DataLoader relationship between num_workers, prefetch_factor and type of DataSet

I’m slowly wrapping my head around proper use of a custom DataSet as used by the DataLoader.

I have a torch.utils.data.Dataset which utilizes a:

def __getitem__(self, idx):
    ...
    return { "image": X_ims, "label": Y}

when I supply the DataLoader with a batch_size I get the expected number of samples back. But the documentation is a bit unclear with regard to what the workers are doing. The documentation mentions that they are getting samples from the DataSet, and I am “assuming” that the prefetch_factor is the number of samples they are retrieving. Do they do this until another entire batch is loaded ( ideally while my model is training)? or is each worker trying to collect a full batch of samples?

The question arises because I find I am often stuck waiting on DataLoader’s
_next_data() > _get_data() > _try_get_data() > _get() > _wait() method. Which I take to mean that it is waiting for the workers to get back with all the samples.

If I have a large batch size ( 1000 ), assuming I have num_workers=2 should I set the prefetch_factor=500? In the hope each worker is able to get enough samples for the next batch by the time I’m ready for it?

Each worker will load a complete batch in the background (if num_workers>0) while the training is executed. There is a feature request to allow multiple workers to work on a single batch, but I don’t think it’s implemented yet.

The prefetch_factor defines the number of batches, which are preloaded, if I’m not mistaken, so 500 would be quite large (it could be alright, if you have enough memory).

I see that the recent version rather seems to load prefetch_factor*num_workers “samples”.

prefetch_factor (int, optional, keyword-only arg): Number of samples loaded
in advance by each worker. 2 means there will be a total of
2 * num_workers samples prefetched across all workers. (default: 2)

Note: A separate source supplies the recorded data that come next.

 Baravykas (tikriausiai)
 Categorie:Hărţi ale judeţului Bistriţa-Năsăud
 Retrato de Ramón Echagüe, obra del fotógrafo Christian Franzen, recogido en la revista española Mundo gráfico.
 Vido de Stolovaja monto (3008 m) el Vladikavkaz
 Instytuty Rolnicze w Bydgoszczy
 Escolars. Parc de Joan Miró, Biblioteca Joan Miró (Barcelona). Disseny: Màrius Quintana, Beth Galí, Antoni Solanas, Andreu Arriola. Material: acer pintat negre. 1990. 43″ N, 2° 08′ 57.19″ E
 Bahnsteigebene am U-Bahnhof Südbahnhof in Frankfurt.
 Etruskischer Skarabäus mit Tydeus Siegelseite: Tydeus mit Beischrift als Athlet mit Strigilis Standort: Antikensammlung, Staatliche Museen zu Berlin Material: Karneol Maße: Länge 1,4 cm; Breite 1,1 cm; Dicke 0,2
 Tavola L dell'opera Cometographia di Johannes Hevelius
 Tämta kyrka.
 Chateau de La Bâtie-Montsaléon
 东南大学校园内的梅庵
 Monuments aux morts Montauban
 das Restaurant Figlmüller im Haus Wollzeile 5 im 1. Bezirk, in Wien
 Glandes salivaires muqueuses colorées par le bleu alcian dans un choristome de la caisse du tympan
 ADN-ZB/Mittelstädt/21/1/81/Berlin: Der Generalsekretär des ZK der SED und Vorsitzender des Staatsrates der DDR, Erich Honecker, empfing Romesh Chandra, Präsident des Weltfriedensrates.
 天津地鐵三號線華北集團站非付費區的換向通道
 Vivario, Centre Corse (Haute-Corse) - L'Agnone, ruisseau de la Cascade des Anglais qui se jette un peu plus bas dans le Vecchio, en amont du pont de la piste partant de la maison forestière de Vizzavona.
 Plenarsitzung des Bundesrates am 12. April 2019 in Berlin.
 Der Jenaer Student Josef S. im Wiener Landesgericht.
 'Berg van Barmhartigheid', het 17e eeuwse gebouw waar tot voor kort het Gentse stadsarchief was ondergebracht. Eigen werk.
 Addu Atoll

However, using different prefetch_factor values did not absolutely change the used GPU memory for my pipeline. But not sure if it is due to the customized dataloader or another issue with this newer pytorch functionality (hoping to spend more time on this soon, but would appreciate any feedback if someone happens to stop by to look at this).

I wouldn’t expect it to change the GPU memory usage, since the data is preloaded on the host and each batch is pushed to the device in the training loop in the common use case. This also seems to be your workflow, as I cannot see any GPU usage in the MRIDataset.

Thanks much! I was assuming this functionality enables data to be prefetched to GPU (via CPU), but looks like from your explanation it is limited to CPU memory (and that is rather what I must monitor for noting performance gains). Although this functionality would be helpful, I guess it would still result in a squarish waveform for GPU utilization (idle times). I have actually tried calling cuda within getitem in the past with little success (I remember the code threw errors but might try again).